SAF (sustaniable aviation fuel) has been the obvious near-term mitigation for transport category aircraft, and numerous airlines are doing very small-scale demonstrations.

Carbon capture has always been a theoretical mitigation, since the underlying root of the problem is that we dig up carbon buried in geological formations, aka fossil fuels, and when the fuel is burned that carbon ends up in the atmosphere. Carbon capture pulls CO2 right out of the atmosphere and converts it to an inert compound which can be safely stored... typically back underground where it came from.

UAL has committed to operate the first industrial-scale carbon-capture system, as their path to carbon-zero by 2050. It's comforting to see the industry starting to address this on a large scale... before somebody addresses it for us, in a manner we're not going to like.

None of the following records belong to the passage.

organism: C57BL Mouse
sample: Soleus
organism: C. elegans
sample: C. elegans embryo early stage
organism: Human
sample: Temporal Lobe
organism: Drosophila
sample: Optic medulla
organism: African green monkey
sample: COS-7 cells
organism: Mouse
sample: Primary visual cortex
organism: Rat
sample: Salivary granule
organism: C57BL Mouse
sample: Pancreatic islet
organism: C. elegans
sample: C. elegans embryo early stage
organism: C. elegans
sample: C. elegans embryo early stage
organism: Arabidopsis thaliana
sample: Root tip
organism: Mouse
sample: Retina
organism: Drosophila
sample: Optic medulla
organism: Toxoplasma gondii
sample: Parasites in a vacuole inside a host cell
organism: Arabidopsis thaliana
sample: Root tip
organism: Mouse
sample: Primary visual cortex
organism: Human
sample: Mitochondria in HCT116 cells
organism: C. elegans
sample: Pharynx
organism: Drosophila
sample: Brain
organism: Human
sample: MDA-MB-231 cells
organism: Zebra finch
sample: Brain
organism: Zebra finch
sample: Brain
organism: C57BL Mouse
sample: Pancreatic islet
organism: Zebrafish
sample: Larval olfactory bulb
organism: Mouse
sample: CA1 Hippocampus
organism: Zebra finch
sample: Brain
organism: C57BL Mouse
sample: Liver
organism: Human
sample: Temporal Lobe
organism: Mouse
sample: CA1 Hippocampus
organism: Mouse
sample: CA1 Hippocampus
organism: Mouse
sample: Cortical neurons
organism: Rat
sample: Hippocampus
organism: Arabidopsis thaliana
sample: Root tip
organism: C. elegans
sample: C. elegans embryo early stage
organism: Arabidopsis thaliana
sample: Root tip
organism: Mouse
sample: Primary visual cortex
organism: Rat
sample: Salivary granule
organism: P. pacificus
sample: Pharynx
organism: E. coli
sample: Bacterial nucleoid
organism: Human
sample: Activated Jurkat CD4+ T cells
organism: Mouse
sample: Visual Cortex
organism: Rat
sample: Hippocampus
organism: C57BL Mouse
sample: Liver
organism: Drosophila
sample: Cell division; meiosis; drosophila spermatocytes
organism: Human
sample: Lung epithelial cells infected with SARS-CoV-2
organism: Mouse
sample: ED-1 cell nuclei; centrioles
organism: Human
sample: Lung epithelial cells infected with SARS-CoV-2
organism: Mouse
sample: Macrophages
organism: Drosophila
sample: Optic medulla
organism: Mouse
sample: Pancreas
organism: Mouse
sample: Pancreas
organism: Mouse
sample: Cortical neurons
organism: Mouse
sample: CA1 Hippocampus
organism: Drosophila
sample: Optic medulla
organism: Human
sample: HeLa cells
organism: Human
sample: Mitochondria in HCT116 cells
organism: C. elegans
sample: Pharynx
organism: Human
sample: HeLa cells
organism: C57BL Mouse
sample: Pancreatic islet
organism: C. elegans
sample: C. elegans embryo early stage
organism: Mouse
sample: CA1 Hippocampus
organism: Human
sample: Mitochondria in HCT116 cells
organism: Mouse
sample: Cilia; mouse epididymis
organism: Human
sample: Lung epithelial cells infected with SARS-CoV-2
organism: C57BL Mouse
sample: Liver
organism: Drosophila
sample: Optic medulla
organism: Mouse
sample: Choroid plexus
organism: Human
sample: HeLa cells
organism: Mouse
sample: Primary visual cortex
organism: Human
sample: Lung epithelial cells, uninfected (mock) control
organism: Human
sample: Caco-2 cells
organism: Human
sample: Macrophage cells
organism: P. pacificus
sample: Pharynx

Carbon-capture has tremendous potential beyond aviation. Many sectors can practically reduce emissions to near zero at a specific point, such as the automotive industry using batteries to eliminate direct emissions from the operation of vehicles. But that doesn't account for carbon costs associated with industrial processes (ie mfg the vehicle) and power generation, etc... basically life in general. Ag processes emit carbon, especially livestock.

Carbon-capture could readily counter-act the carbon impact of those processes (industrial, ag, and biological) which cannot practically achieve carbon-zero, or even get close in some cases. Even better, it could actually reverse the carbon build-up if necessary, and employed on a large enough scale (probably need nuclear reactors to power that much carbon capture).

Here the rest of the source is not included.